精神科医のつぶやき「「セルフ」は「選択」をすることが重要です|サイコシンセシスを学んで その9」 (2025/06/23)
投稿者: furujinmachi
前回、同一化と脱同一化について書きました。
同一化と脱同一化をしていくと、いろんなことを考え、感じ、動いている自分がいるのですが、でも、思考も感情も感覚も意欲もイメージも本来の自分ではない。それらは持っているだけで、自分自身ではないのです。サブパーソナリティも自分ではない。では自分とは?という問いかけになります。自分とは本質的には何者なのだろう?でも、確実に「自分」は存在します。
サイコシンセシスでは、この「自分」を「セルフ」と呼んだりしますが、「セルフ」の行うことは「選択」です。
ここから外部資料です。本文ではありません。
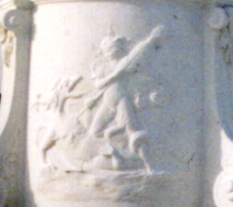 Heinrich-Heine-Denkmal in der Bronx, New York, Detail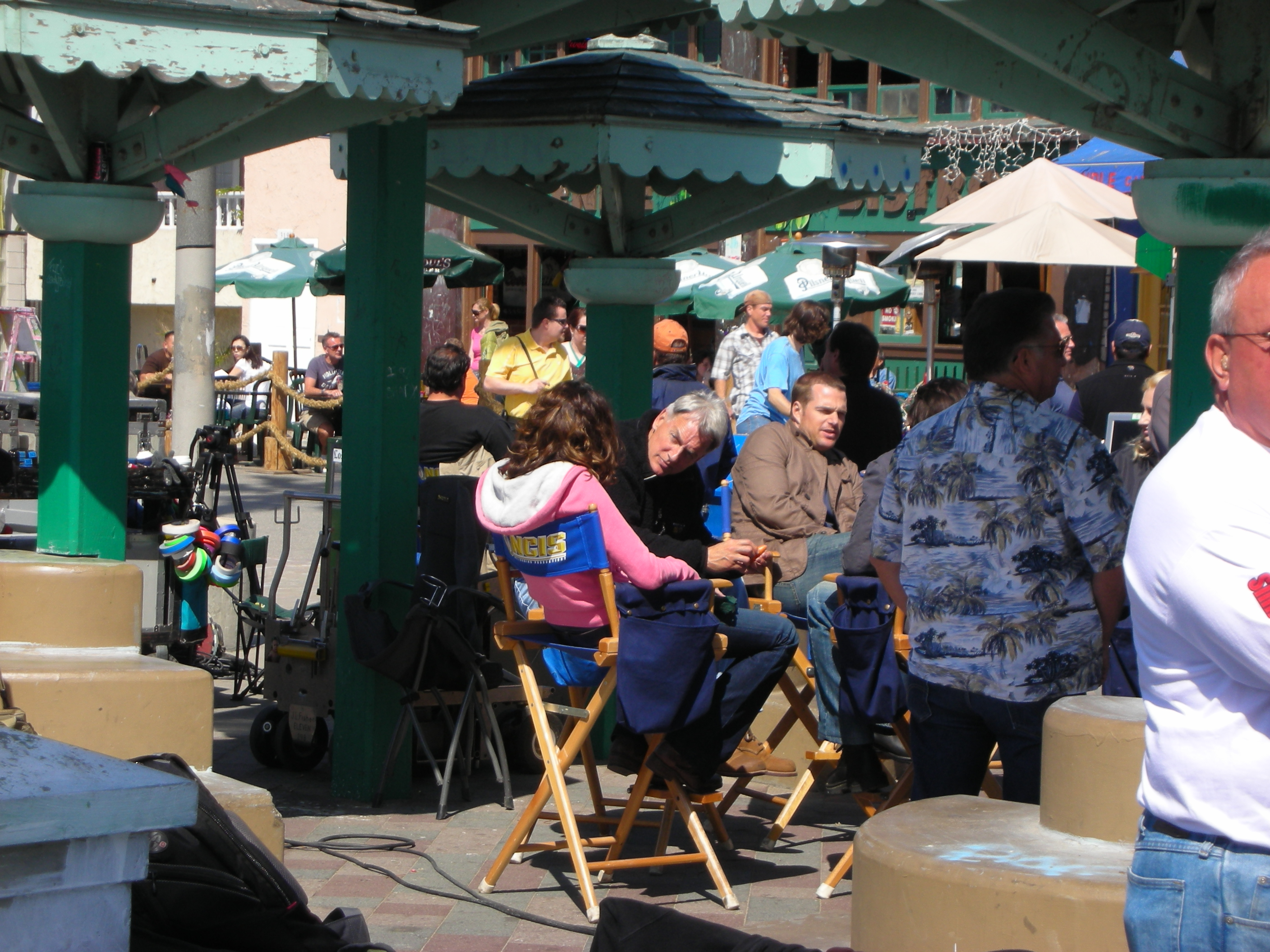 NCIS Filming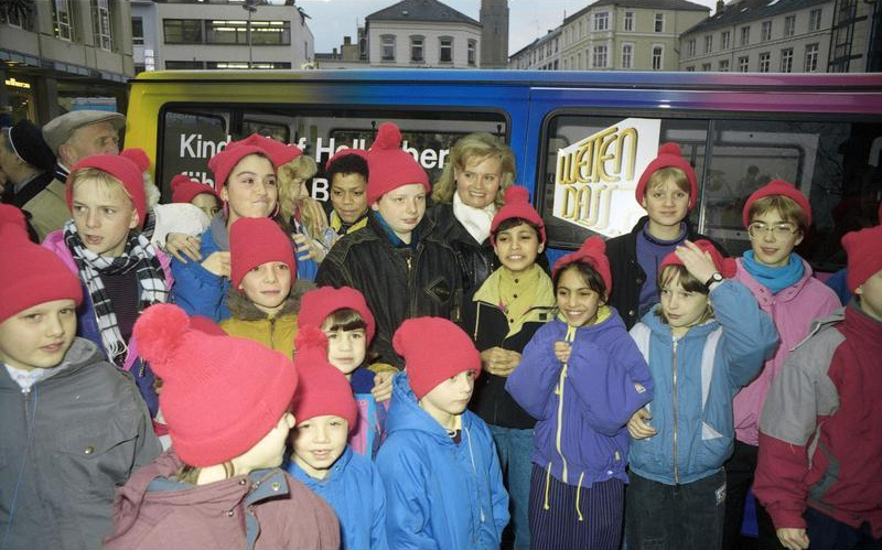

例えば、前回の「同一化」と「脱同一化」ですが、何かと同一化することも、そして脱同一化することも、「セルフ」が「選択」することができます。ただ、この「セルフ」に気づいていない状態では、サブパーソナリティに無意識に同一化しているため、「自分らしさ」から離れてしまい、苦痛やストレスを抱えるようになります。そのことに気づき、「選択」できる状態になると、「本来の自分らしさ」が戻り、生きる喜びや充足感が得られやすくなります。
なので、サブパーソナリティや自分のパーツに気づくことはとても大事です。気づいて、しっかり同一化して、そして脱同一化する。そのことを繰り返していくうちに、自分で、今の自分がどの「モード」でいるのか、どの「モード」でいたいのかをコントロールできるようになっていきます。
そうやって「セルフ」は「選択」をしていくというのが大事な役割になっていくのですが、この「選択」をするために重要なのが「意志」の力です。サイコシンセシスの創始者のアサジョーリ先生は、この「意志」の力をすごく重視されていて、それだけで本を1冊作られているほどです。
つまり、「意志」を鍛えると良い、ということになるのですが、「意志」を鍛えるのって、大変そうな感じがしませんか。なんだか辛そうな感じというか、滝修行でもするようなイメージがあります。なので恐る恐るこの本を読みました。
結論から言うと、実際、地道な練習も必要だったりするのですが、ただとにかく頑張る的な、「力押し」をするような意志の話だけではなかったんですよね。もちろん、意志の力が強い方がいいのは事実です。でも、力押しでやっていって、すぐに倒れてしまうようでは、大きなことをなしえていくのは不可能です。そこで、「巧みな意志」と言われる、意志の力を上手に活用する方法も提示されておりました。
次回、この「意志」についての話を続けていきます。